= PTS Fructose-Mannitol Family =

Family of transport proteins

The PTS Fructose-Mannitol (Fru) Family (TC# 4.A.2) is a large and complex family that is part of the PTS-GFL superfamily. It includes several sequenced fructose, mannose and mannitol-specific porters, as well as several putative PTS porters of unknown specificities. The fructose porters of this family phosphorylate fructose on the 1-position. Those of TC family 4.A.6 phosphorylate fructose on the 6-position.

== Structure ==
The IIA, IIB and IIC domains of the fructose- and mannitol-specific porters are demonstrably homologous. The IIB and IIC domains of the fructose porters appear to be dissimilar from each other as those of the mannitol porters. The IIB and IIC domains of these porters are homologous to those of the Glc family.

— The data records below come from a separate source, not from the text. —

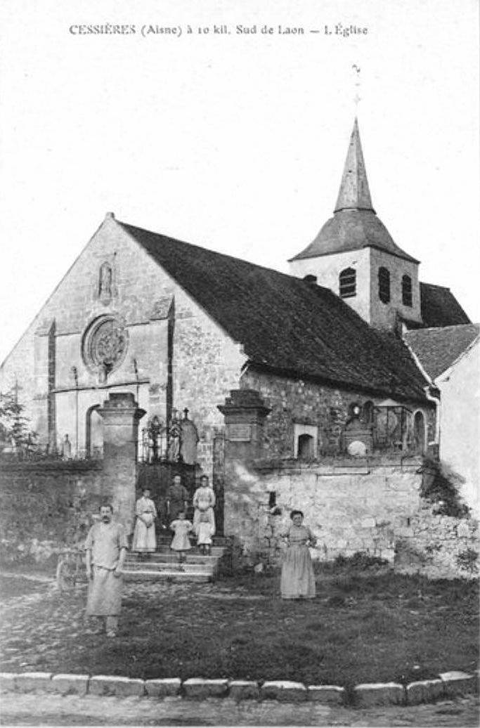 l'église.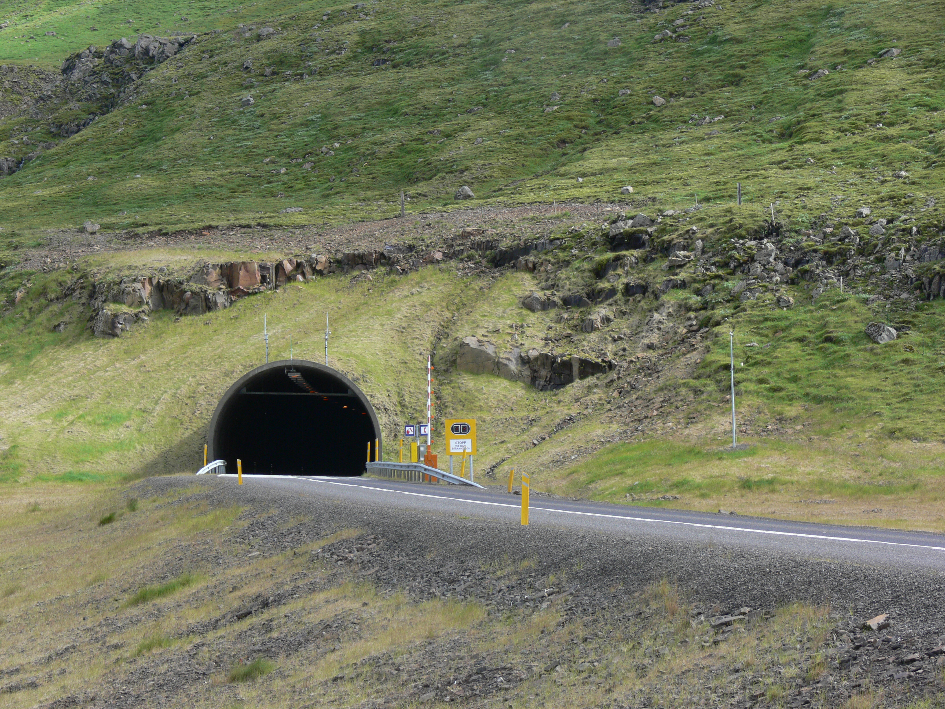 Tunnel bei Dalir, der Fáskrúðsfjörður mit Reyðarfjörður verbindet.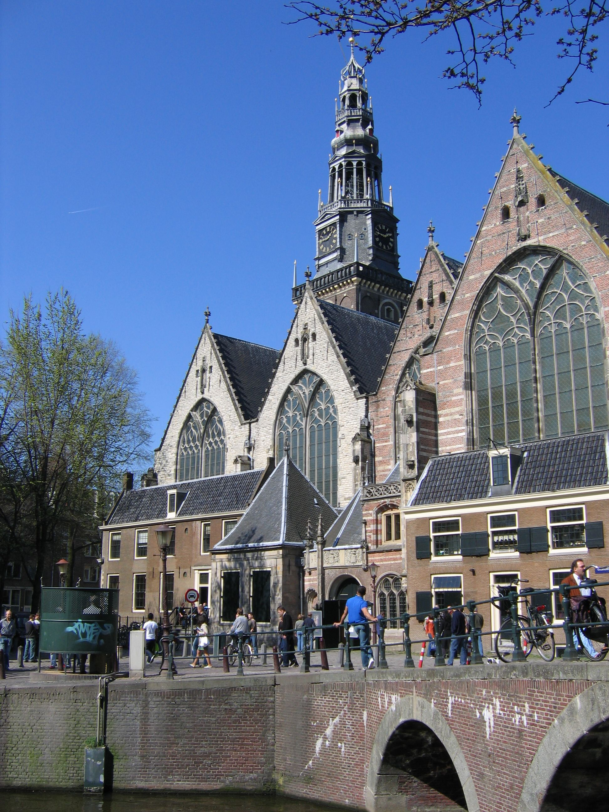 Amsterdam Oude Kerk (Old Church)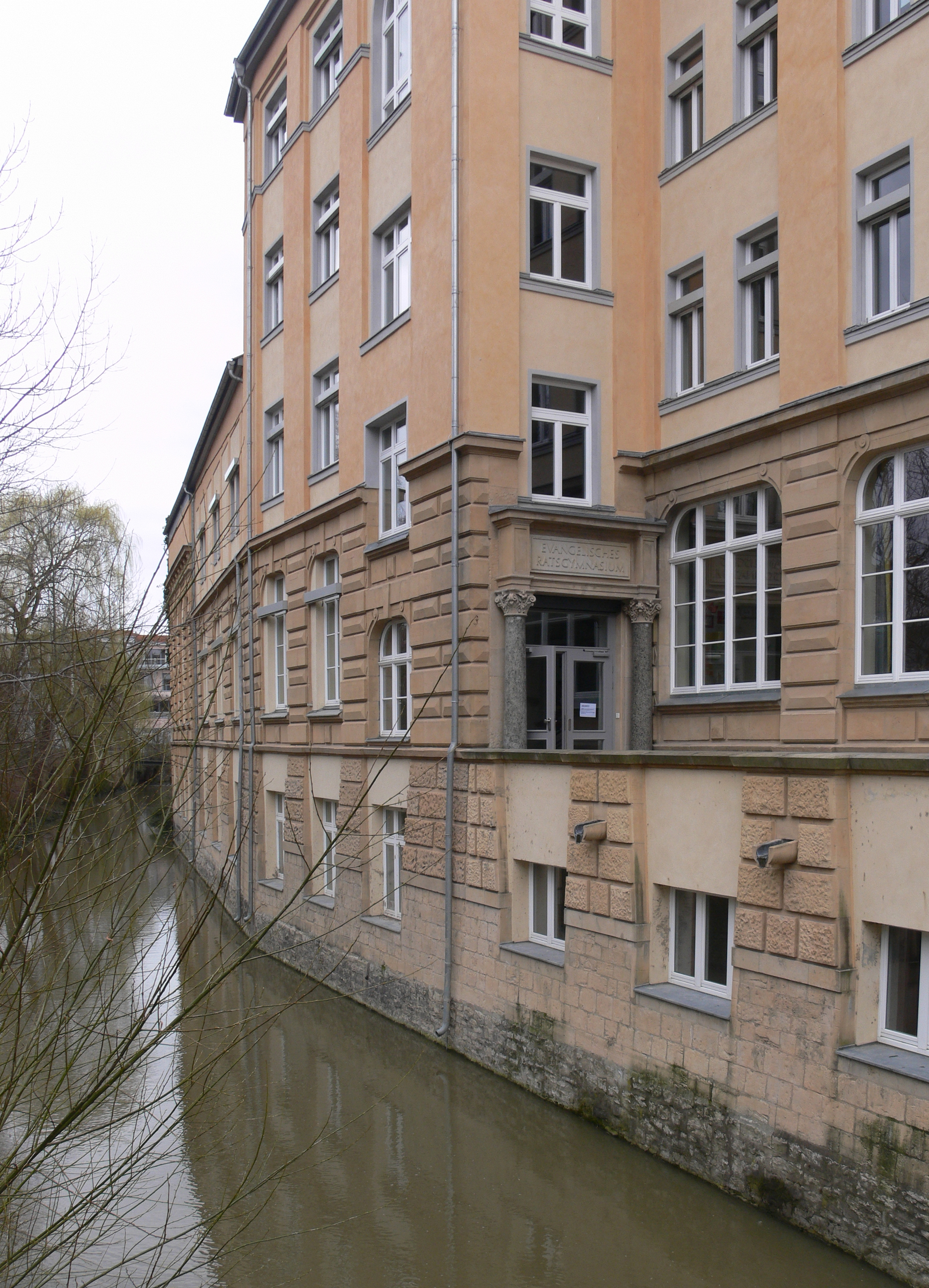 Evangelisches Ratsgymnasium Erfurt, Meister-Eckehart-Straße Nebenhaus (Haus am Breitstrom), ehemals "Haus der Kultur"

However, the structure of the IIA domain of the mannitol porter of Escherichia coli has been determined, and it proved to possess an α_{2}β_{2}α_{3} secondary structure, a structure which is very different from the β-sandwich structure of IIA^{Glc}. Further, the IIC domains of the mannitol and fructose porters are as dissimilar from each other as they are from the glucose or lactose families. As is true of other members of the PTS-GFL superfamily, the IIC domains of these permeases probably have a uniform 10 TMS topology.